Dailydave mailing list archives

"Exploitation Less Likely"


From: Dave Aitel via Dailydave <dailydave () lists aitelfoundation org>
Date: Mon, 12 Aug 2024 17:34:51 -0400

DefCon is a study in cacophony, and like many of you I'm still digging
through my backlog of new research in multifarious browser tabs, the way a
dragonfly keeps track of the world through scintillated compound lenses. In
between AIxCC (which proved, if anything, the boundaries
<https://dashboard.aicyberchallenge.com/collectivesolvehealth> of automated
bug finding using current LLM tech?), James Kettle's timing attack research
<https://portswigger.net/research/listen-to-the-whispers-web-timing-attacks-that-actually-work>,
and even more PHP ownership
<https://www.ambionics.io/blog/iconv-cve-2024-2961-p1>, you unfortunately
do have to pay attention to the outside world.
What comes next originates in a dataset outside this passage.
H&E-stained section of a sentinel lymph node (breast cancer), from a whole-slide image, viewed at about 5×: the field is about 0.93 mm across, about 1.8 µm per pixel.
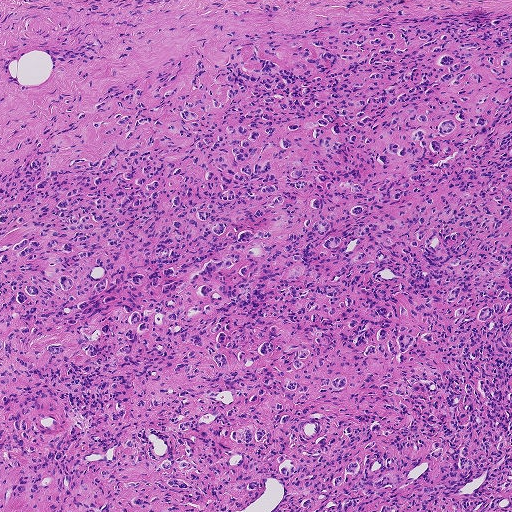
The outlined metastatic tumour's edge, as a closed clockwise path of 11 points: (507, 17), (511, 511), (0, 511), (0, 189), (23, 166), (42, 154), (58, 170), (99, 155), (102, 141), (76, 114), (213, 48).
About 85% of this field is tumour.

One of the things that lit up my sensors was the Windows Remote Desktop
Licensing service that came out from a sort of "Post QiHoo360" exploit
community, led by Dr. Zhiniang Peng (aka @edwardzpeng), an absolute legend
of exploitation. A remote unauthenticated heap overflow in the latest
Windows via an MSRPC endpoint, bypassing modern defenses by just calling
LoadLibraryA("\\webdav\owned.dll") on a fake object. An unexpected burst of
pure beauty really, like the iridescence of a Morpho moth flitting across a
concrete parking lot. The exploit
<https://github.com/CloudCrowSec001/CVE-2024-38077-POC/blob/main/CVE-2024-38077-EXP.py>
is public, but the original paper is now mysteriously deleted, I assume for
political reasons. If you have a copy of it, please shoot it my way. It's
telling that all the best exploits I know have "Exploitation less likely"
as their rating from Microsoft.

Anyways, it's interesting what merits attention, and what doesn't.